The body has another temperature-control mechanism—behavioral control of temperature, which can be explained as follows: Whenever the internal body temperature becomes too high, the temperature-controlling areas in the brain give the person a psychic sensation of being overheated. Conversely, whenever the body becomes too cold, signals from the skin and from some deep body receptors elicit the feeling of cold discomfort. Therefore the person makes appropriate environmental adjustments to re-establish comfort, such as moving into a heated room or wearing well-insulated clothing in freezing weather. This is a powerful system of body temperature control and is the only really effective mechanism to maintain body heat control in severely cold environments.
An elevation in body temperature may be caused by an abnormality in the brain itself or by toxic substances that affect the temperature-regulating centers. Fever results from a resetting of the set point for temperature control; this resetting can be the result of proteins, protein breakdown products, or bacterial toxins (lipopolysaccharides), collectively called pyrogens. Some pyrogens act directly on the temperature control center, but most act indirectly.

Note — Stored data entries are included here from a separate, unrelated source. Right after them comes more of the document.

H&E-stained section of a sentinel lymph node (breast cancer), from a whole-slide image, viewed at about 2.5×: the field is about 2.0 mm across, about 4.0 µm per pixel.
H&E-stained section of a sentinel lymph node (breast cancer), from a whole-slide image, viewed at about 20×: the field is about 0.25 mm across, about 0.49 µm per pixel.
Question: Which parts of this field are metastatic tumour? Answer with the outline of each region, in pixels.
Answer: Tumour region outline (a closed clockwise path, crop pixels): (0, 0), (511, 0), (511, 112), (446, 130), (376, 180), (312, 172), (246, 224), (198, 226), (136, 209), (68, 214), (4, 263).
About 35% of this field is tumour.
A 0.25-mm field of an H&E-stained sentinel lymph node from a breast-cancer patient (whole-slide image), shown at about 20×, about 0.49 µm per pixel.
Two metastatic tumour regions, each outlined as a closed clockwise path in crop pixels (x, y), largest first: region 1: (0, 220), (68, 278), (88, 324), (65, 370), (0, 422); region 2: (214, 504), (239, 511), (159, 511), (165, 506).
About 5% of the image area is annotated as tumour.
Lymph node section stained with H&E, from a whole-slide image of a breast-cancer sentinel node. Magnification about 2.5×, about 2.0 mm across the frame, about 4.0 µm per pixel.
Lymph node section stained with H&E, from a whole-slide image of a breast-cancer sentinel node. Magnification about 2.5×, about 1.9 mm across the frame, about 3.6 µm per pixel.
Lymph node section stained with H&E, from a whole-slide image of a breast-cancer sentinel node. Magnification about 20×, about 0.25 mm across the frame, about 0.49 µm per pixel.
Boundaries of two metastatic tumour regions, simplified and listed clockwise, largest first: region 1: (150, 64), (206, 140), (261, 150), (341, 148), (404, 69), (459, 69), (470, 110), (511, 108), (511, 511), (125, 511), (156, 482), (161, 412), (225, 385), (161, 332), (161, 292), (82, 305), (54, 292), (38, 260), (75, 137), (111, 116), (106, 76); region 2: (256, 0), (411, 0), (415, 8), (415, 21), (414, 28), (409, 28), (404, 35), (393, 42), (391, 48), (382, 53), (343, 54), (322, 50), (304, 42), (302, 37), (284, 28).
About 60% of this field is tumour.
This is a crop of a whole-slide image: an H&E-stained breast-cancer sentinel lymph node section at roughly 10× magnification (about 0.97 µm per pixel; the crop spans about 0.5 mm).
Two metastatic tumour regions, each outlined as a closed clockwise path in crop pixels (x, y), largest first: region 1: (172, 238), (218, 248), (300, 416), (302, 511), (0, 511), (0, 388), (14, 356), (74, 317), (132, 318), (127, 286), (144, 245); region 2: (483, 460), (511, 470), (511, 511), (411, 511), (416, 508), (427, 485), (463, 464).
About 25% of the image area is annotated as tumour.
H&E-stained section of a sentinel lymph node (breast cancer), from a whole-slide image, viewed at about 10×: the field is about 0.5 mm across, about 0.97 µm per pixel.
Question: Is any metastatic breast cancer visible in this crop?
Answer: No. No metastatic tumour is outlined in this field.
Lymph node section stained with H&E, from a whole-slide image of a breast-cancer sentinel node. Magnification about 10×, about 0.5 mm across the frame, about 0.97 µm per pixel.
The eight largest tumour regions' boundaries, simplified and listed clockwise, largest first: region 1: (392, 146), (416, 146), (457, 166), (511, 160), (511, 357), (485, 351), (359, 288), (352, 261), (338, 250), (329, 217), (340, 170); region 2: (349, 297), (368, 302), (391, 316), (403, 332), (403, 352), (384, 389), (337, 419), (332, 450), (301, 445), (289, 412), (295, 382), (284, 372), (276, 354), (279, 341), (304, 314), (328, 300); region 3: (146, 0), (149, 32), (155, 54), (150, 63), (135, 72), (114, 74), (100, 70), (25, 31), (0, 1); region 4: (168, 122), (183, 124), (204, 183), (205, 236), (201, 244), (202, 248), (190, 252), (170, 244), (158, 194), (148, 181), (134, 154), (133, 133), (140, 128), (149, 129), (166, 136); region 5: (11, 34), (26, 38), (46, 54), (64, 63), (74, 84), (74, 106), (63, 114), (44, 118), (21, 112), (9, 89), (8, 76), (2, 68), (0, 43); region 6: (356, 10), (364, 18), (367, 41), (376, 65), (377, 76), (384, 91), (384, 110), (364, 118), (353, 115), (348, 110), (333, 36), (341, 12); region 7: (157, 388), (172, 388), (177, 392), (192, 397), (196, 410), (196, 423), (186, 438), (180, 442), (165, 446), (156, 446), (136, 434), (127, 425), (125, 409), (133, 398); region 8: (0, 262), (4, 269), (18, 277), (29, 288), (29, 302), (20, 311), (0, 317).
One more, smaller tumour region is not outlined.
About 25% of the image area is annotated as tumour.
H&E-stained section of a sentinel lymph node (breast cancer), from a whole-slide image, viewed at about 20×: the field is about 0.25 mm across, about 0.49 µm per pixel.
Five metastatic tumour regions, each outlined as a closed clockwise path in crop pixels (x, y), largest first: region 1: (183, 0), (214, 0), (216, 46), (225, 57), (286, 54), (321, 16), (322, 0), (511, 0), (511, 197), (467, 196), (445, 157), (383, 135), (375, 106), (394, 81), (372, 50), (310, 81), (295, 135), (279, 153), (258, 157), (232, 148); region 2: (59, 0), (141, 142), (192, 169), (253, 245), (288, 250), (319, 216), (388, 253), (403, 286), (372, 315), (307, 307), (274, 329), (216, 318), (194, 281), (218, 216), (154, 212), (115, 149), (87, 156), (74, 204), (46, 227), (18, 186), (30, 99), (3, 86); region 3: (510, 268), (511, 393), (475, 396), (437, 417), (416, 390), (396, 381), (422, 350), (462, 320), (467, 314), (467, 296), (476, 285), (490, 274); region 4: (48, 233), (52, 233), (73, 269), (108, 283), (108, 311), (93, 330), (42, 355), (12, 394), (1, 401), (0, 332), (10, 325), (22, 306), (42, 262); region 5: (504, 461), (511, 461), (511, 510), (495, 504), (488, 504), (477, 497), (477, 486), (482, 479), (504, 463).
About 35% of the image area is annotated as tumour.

When bacterial or viral particles are present in the body, they are phagocytized by leukocytes, tissue macrophages, and large granular killer lymphocytes. In response to the phagocytized particles, these cells release cytokines, a diverse group of peptide signaling molecules involved in the innate and adaptive immune responses. One of the most important of these cytokines in causing fever is interleukin-1. Interleukin-1 induces the formation of prostaglandin E2, which acts on the hypothalamus to elicit the fever reaction. When prostaglandin formation is blocked by drugs, the fever is completely abrogated or at least reduced. This is the proposed mechanism of action for aspirin and other antipyretics to reduce the level of fever, and it explains why these compounds do not lower the body temperature in a normal, healthy person (who does not have elevated levels of interleukin-1).
When the interleukin-1 mechanism resets the set point for temperature control, body temperature is maintained at a higher level. Raising the set point of body temperature induces the subjective sensations of being cold, and nervous mechanisms initiate shivering and piloerection. Once the body temperature has reached the new set point, the individual no longer has the subjective sensation of being cold, and body temperature is elevated above normal. When the pyrogens have been cleared from the body, the set point for temperature control returns to normal levels. At this point, the body temperature is too warm, which induces the subjective sensations of being too hot, and nervous mechanisms initiate vasodilatation of the skin blood vessels and sweating. This sudden change of events in a febrile state is known as the “crisis” or, more appropriately, the “flush” and typically signals that the temperature will soon be decreasing.